Provision an Azure Cosmos DB for MongoDB vCore cluster.
Provision your choice of Spark environment Azure Databricks.

Configure dependencies for connectivity

The following are the dependencies required to connect to Azure Cosmos DB for MongoDB vCore from Azure Databricks:

Spark connector for MongoDB Spark connector is used to connect to Azure Cosmos DB for MongoDB vCore. Identify and use the version of the connector located in Maven central that is compatible with the Spark and Scala versions of your Spark environment. We recommend an environment that supports Spark 3.2.1 or higher, and the spark connector available at maven coordinates org.mongodb.spark:mongo-spark-connector_2.12:3.0.1.
Azure Cosmos DB for MongoDB connection strings: Your Azure Cosmos DB for MongoDB vCore connection string, user name, and passwords.

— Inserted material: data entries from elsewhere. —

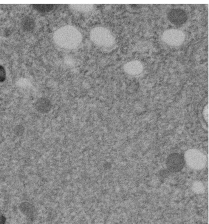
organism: C. elegans
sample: C. elegans embryo early stage
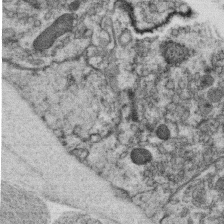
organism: C. elegans
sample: C. elegans oocyte; sperm cells
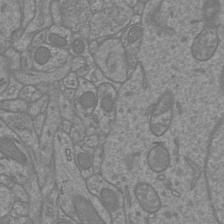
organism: Mouse
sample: Cortical neurons
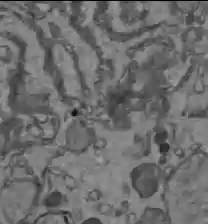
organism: C57BL Mouse
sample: Liver
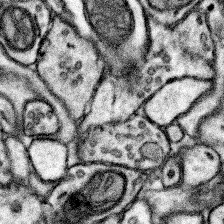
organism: Mouse
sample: Somatosensory cortex neuropil
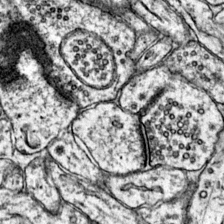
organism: Mouse
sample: Primary visual cortex
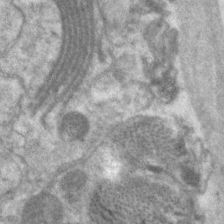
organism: C. elegans
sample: Pharynx
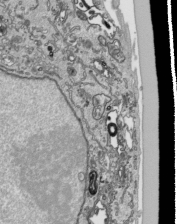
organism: Human
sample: Mitochondria in HCT116 cells
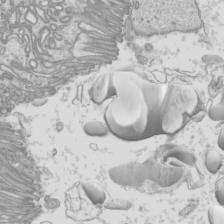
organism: Mouse
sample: Cilia; mouse epididymis
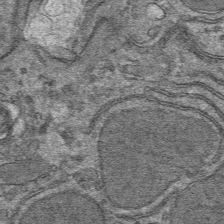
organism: Mouse
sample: Mouse hepatocytes
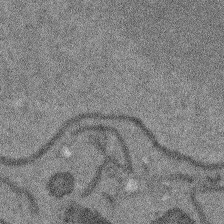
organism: Arabidopsis thaliana
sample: Root tip
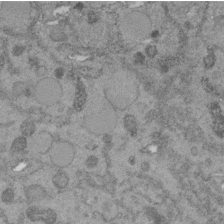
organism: C. elegans
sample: C. elegans embryo early stage
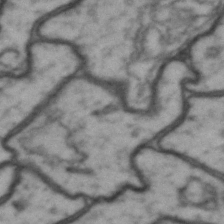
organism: Drosophila
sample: Brain
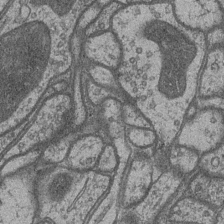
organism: Drosophila
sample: Optic medulla
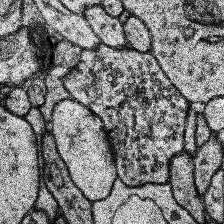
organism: Human
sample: Temporal Lobe
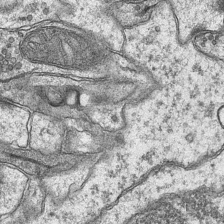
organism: Mouse
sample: CA1 Hippocampus
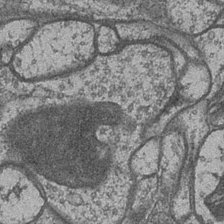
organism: Drosophila
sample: Optic medulla
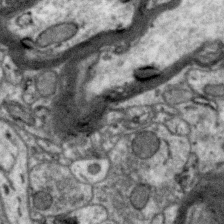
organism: Zebra finch
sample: Brain
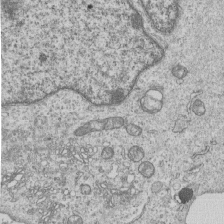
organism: Human
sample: MDA-MB-231 cells
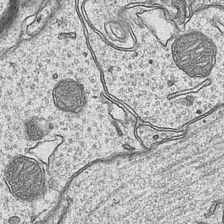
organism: Mouse
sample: CA1 Hippocampus
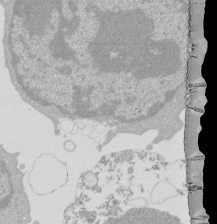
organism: Mouse
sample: Activated Pmel transgenic CD8+ T Cells
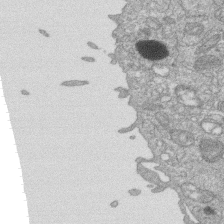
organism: Human
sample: HeLa cell HIV synapse
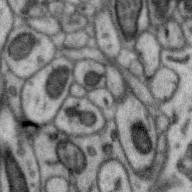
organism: Zebra finch
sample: Brain
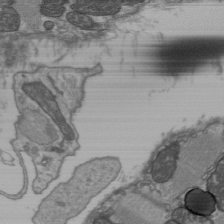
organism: C57BL Mouse
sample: Heart
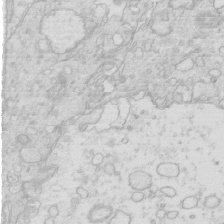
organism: Mouse
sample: Multiciliated cells
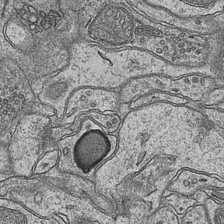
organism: Mouse
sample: CA1 Hippocampus
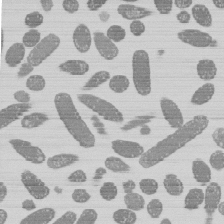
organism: E. coli
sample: Bacterial nucleoid
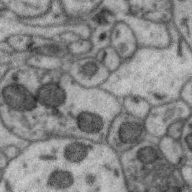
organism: Zebra finch
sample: Brain
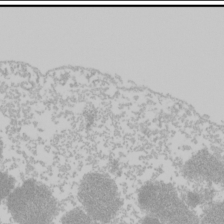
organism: Mouse
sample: Cancer cell death in ED-1 cells
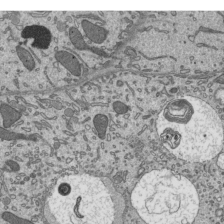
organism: Mouse
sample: Mouse epididymis efferent ductule cilia
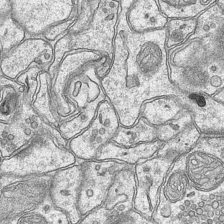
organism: Mouse
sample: CA1 Hippocampus

Provision an Azure Databricks workspace

You can follow instructions to provision an Azure Databricks workspace. You can use the default compute available or create a new compute resource to run your notebook. Be sure to select a Databricks runtime that supports at least Spark 3.0.

Add dependencies

Add the MongoDB Connector for Spark library to your compute to connect to both native MongoDB and Azure Cosmos DB for MongoDB endpoints. In your compute, select Libraries > Install New > Maven, and then add org.mongodb.spark:mongo-spark-connector_2.12:3.0.1 Maven coordinates.

Select Install, and then restart the compute when installation is complete.

Note

Make sure that you restart the Databricks compute after the MongoDB Connector for Spark library has been installed.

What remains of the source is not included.